Love talking shop with folks.Thanks for sharing that video! VERY interesting! Being an R&D engineer (med devices) I too have had to do a ton of testing, one of which was an accelerated 30 year product life test. I had to design and build a test fixture to cycle a device for the stomach compression over 3 million cycles in about 9 days. Side note, it passed!
One thing I noticed is that you had a hard stop of the compression cycle. Is that how it would be on a vehicle? Is it possible to make sure the suspension will not over compress? I'm assuming if the bump stop cycles too many times in over compressing, it'll start to get too hot and break apart.
I know TPU is an amazingly strong and durable material, in almost any durometer, but truly impressed with what you and your team has been able to do!
What FDM printers are you using? Did you have to design and build your own hoppers and feed system for the printers or was it an off the shelf system? I have not heard of any off the shelf pellet/hopper FDM printers, but then I'm only using the hobbyist grade, sub-$1,000 printers. I think the next big evolution in FDM printing will be going to pellet/hopper setups for many reasons:
- Material is cheaper (but the manufacturers will have to start selling in 1 or 2 pound bags instead of 50 lbs at a time)
- Ability to mix and match materials together, maybe a little PETG with PLA, or TPU with PETG or ABS? or...?
- Mix your own colors.
- No more clogged extruders with filament getting into the gears.
- Not having to deal with where to place filament rolls to feed into the bowden tubes.
- Not having to feed filament through long bowden tubes.

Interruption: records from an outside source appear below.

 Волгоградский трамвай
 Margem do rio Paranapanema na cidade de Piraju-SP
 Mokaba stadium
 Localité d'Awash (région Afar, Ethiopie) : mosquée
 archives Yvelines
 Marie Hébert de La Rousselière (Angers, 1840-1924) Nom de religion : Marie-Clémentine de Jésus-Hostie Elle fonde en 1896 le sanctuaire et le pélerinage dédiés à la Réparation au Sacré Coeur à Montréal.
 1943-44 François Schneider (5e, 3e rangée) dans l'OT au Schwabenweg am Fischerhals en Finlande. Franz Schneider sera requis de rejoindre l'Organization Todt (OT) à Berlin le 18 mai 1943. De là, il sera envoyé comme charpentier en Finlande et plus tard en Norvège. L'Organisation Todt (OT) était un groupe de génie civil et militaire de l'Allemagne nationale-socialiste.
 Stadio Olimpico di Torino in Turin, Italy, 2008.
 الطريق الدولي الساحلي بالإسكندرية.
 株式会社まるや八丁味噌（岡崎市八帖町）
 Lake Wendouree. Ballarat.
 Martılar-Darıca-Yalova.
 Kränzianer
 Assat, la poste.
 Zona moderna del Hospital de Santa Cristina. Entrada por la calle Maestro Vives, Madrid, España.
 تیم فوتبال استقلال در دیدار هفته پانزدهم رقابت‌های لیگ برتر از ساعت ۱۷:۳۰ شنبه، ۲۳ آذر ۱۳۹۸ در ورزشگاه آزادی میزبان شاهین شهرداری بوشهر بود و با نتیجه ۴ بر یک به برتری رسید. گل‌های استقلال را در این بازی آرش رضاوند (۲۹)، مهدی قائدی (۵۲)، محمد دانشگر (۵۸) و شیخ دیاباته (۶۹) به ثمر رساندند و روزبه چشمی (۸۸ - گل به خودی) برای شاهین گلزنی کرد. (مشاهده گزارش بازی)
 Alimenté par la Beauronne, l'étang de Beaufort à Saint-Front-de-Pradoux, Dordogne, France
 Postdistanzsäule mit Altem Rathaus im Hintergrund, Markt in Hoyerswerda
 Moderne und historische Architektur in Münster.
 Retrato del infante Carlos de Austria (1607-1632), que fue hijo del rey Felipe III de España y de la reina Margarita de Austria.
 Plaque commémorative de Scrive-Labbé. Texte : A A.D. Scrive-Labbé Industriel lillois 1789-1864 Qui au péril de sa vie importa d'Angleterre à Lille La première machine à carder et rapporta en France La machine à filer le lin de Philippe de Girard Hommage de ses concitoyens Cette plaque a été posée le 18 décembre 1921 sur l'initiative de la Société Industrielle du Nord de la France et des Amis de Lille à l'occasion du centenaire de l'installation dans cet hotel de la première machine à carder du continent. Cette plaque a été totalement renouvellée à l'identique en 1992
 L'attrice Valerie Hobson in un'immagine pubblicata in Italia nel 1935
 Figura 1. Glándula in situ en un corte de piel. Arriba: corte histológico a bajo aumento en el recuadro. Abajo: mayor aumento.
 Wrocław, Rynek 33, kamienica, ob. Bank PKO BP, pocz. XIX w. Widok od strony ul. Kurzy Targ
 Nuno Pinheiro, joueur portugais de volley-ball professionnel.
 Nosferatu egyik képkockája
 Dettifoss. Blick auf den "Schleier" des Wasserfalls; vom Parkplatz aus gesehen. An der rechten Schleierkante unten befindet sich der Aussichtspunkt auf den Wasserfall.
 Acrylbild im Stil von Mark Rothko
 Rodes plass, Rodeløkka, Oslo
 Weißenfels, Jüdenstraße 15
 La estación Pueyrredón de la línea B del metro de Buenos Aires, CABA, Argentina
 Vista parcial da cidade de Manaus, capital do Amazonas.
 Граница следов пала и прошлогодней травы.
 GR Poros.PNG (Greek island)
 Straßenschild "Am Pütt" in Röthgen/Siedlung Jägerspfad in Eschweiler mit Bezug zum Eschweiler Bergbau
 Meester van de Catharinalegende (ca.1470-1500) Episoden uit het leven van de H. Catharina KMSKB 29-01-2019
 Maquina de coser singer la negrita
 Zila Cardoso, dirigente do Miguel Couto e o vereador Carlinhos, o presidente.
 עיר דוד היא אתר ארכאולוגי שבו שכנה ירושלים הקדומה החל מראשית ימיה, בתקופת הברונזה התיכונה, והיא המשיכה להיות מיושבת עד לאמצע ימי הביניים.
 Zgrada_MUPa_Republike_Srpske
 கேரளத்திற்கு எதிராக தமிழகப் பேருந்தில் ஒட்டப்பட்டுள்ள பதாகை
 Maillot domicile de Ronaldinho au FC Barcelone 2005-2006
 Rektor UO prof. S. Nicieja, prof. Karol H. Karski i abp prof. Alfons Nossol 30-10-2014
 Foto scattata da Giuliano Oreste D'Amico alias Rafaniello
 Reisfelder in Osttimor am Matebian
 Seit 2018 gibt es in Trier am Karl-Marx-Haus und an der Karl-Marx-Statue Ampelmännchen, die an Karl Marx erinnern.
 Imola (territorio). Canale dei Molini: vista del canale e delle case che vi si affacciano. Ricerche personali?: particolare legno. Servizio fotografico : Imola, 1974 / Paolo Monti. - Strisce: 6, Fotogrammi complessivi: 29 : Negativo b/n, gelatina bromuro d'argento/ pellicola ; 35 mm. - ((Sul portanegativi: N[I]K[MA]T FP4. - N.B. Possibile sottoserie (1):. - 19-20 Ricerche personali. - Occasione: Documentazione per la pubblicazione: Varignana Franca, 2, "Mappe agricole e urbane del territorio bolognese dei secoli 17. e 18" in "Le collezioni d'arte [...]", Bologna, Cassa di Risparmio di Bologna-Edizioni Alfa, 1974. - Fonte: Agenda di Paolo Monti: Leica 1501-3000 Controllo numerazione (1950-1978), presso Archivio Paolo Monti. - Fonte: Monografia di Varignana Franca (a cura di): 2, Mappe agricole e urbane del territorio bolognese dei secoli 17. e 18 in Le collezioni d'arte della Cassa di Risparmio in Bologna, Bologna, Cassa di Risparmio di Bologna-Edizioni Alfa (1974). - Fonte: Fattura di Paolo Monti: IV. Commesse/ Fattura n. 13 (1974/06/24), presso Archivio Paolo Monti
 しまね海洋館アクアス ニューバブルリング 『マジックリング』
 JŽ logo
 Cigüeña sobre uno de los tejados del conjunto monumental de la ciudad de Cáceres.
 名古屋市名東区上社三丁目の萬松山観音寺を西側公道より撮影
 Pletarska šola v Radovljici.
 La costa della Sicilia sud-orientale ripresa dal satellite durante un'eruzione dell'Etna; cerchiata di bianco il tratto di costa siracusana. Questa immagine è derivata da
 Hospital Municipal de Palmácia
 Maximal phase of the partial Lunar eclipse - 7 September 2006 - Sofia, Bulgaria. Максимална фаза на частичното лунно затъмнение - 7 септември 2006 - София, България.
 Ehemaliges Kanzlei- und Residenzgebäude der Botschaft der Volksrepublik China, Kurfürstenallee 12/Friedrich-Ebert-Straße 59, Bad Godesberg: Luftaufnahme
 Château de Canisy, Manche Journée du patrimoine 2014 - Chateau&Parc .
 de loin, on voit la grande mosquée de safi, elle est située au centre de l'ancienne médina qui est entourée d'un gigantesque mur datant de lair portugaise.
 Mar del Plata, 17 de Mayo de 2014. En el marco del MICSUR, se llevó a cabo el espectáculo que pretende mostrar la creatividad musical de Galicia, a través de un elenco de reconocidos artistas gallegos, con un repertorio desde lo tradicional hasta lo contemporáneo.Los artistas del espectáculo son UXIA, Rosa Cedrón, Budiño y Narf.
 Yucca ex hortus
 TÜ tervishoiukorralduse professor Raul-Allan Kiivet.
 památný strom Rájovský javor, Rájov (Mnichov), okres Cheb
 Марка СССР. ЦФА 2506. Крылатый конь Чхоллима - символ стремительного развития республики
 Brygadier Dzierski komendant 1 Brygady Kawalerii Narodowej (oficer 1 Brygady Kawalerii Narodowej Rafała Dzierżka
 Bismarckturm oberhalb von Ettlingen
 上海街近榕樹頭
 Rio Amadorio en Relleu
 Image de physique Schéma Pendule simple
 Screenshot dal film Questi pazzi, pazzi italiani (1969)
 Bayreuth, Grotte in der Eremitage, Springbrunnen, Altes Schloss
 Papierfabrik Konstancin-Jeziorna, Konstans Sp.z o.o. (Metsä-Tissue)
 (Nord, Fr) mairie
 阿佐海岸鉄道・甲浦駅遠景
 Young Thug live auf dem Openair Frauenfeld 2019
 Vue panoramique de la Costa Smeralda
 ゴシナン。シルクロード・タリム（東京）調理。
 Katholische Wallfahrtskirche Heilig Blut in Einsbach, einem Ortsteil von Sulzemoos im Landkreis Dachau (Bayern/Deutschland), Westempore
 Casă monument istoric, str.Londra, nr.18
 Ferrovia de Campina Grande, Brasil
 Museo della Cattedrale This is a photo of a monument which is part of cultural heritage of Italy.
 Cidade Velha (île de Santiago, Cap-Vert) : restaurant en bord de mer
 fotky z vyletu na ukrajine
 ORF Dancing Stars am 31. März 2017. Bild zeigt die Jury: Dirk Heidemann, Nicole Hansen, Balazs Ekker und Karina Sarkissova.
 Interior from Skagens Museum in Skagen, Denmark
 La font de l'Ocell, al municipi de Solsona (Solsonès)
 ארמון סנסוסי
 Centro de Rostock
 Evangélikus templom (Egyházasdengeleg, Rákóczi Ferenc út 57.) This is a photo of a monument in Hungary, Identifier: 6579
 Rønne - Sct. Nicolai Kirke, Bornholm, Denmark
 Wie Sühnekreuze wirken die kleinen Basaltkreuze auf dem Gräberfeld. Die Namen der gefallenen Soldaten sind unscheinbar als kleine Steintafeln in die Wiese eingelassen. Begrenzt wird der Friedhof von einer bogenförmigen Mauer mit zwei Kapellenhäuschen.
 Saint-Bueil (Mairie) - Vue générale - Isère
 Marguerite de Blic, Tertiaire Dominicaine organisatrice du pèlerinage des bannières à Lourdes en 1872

The notion of an "ultimate stop" is a misnomer and gets tossed around a lot in the community. In reality, the spring rate just continues getting exponentially higher, so you eventually draw a line in the sand, and call the product "stopped" at a point, as the Force/Displacement curve is near-vertical. For Toyota IFS vehicles, I've found that to be between 1500 and 2000lbs. If you're exceeding that amount of load on the bump stop, you're really thrashing on the truck. For that cycle test, I set it to the max that the 3 horsepower motor could compress the part to.
You nailed the heat point. In real world use, they see intermittent, high rate impacts, allowing them to cool down. Not constant repetitive high speed impacts. Because my product actually dissipates energy, much like a shock, they heat up. Hence the cycle rate for the longevity test was low to allow the part to reach a reasonable steady state temperature.
I build/retrofit my own machines. It's a ton of work... they're based on the voron motion system, as it's the best open source platform that I could find with a good motion system, and buy pre-assembled motion systems. I used to use pellet extruders from a fellow hobbyist, but I do so much machining to their product to make it meet my requirements, that I eventually just designed my own extruders and build them in house.
My product, is my process - I just happen to build bump stops. But there's a few more things In the works
Advantages are all correct - although mixing materials doesn't really happen. The biggest reason I think there's so few folks doing this is because the MOQ (min order quantity) for my material is 3000lbs. Hard to get a 3D printing company big enough to consume that much material and make it worthwhile.
I throw away a lot fewer empty spools nowadays.